Por ello adquieren más fuerza unas palabras –que compartimos– publicadas por
Cristianisme i
Justicia hace unos meses: «Tenemos que
considerar literalmente como criminales aquellas políticas de “seguridad” que
tiendan a blindar fronteras y a levantar muros. Es el momento de la solidaridad
activa, de la búsqueda conjunta de soluciones, y en esto las opiniones públicas
de los países potencialmente acogedores tenemos que ser mucho más conscientes,
claras e insistentes ante nuestras autoridades»2.
El papa Francisco nos recuerda que «todos los días… las historias dramáticas
de millones de hombres y mujeres interpelan a la comunidad internacional, ante
la aparición de inaceptables crisis humanitarias en muchas zonas del mundo. La
indiferencia y el silencio abren el camino a la complicidad cuando vemos como
espectadores a los muertos… Sea de grandes o pequeñas dimensiones, siempre son
tragedias cuando se pierde aunque sea solo una vida»3. Por eso,
insiste repetidamente en la necesidad de «romper la barrera de la indiferencia
que suele reinar campante para esconder la hipocresía y el egoísmo»
(Misericordiae vultus, 15).
Lo que muestra la situación de los refugiados en Europa (aunque no solo en
Europa y no solo la de los refugiados, sino también la de los emigrantes) y las
políticas de cierre de fronteras y de criminalización de las personas que se ven
en la necesidad de huir, es la profunda crisis moral que vivimos. Tanto en la
debilidad de las respuestas a las causas estructurales de las migraciones y de
los refugiados, como en las dificultades personales y estructurales que ponemos
para acogerlos, se comprueba la profundidad de esa crisis, que viene provocada
por el olvido de la fraternidad, de la común humanidad que nos hermana.
Necesitamos recomponer la fuerza de la moral en nuestras vidas, la fuerza de la
fraternidad, en lo personal y en lo social. Por eso es tan radical y tan
importante, para encontrar respuestas, lo que dice el papa Francisco: «Cada uno
de nosotros es responsable de su prójimo: somos custodios de nuestros hermanos y
hermanas, dondequiera que vivan»; nuestra responsabilidad humana es «que se
encuentren “en casa” en la única familia humana».

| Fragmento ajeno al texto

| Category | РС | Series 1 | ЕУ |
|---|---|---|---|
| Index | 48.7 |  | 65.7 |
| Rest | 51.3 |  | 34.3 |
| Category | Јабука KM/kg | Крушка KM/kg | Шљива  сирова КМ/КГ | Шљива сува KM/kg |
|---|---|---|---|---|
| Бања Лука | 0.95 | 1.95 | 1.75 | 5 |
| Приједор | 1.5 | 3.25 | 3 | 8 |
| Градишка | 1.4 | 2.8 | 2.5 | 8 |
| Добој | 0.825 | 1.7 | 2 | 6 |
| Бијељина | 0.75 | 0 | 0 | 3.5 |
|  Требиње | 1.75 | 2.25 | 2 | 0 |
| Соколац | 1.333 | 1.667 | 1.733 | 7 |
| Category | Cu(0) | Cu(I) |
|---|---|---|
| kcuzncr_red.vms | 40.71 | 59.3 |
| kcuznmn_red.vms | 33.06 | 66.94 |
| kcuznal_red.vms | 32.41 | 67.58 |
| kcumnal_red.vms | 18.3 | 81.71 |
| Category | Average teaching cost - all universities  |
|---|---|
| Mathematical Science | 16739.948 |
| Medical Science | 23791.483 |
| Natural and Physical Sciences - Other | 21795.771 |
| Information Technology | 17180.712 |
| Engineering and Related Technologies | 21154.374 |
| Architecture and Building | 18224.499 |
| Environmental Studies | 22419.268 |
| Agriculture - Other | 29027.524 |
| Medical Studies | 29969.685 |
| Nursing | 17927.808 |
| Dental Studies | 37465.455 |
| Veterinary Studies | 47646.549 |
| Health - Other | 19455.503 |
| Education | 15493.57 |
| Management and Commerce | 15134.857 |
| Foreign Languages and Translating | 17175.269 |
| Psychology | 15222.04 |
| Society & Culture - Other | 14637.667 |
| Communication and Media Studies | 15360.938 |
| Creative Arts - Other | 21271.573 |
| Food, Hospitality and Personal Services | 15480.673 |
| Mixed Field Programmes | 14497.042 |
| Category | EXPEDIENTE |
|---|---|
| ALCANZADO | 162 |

Sentir así, pensar así, actuar así… es lo que nos puede ayudar a recomponer
la capacidad moral, cuya «prueba del algodón» es responder compasivamente al
sufrimiento de los otros. Quienes, personas o grupos, sí actúan así (porque en
medio de esta crisis son también muchos y muy importantes los signos de
solidaridad y acogida que se están produciendo) nos muestran el camino que
necesitamos recorrer, lo que necesitamos convertir en criterio de funcionamiento
de nuestras sociedades. La pregunta es si estamos dispuestos a asumir lo que
supone, porque la misma falta de fraternidad nos hace verlo como «costes»,
cuando en realidad son oportunidades de crecer en humanidad.
Particularmente en Europa es esencial avivar la convicción moral de que sin
la fraternidad, la libertad y la igualdad son inalcanzables. Cada comunidad
cristiana y todas las comunidades cristianas, estamos urgidas a prestar en
nuestra sociedad el servicio de ser testigos vivos de ello, desde la convicción
de que «en la raíz del Evangelio de la misericordia el encuentro y la acogida
del otro se entrecruzan con el encuentro y la acogida de Dios: acoger al otro es
acoger a Dios en persona»4. Luego, no hacerlo es rechazar a Dios en
persona.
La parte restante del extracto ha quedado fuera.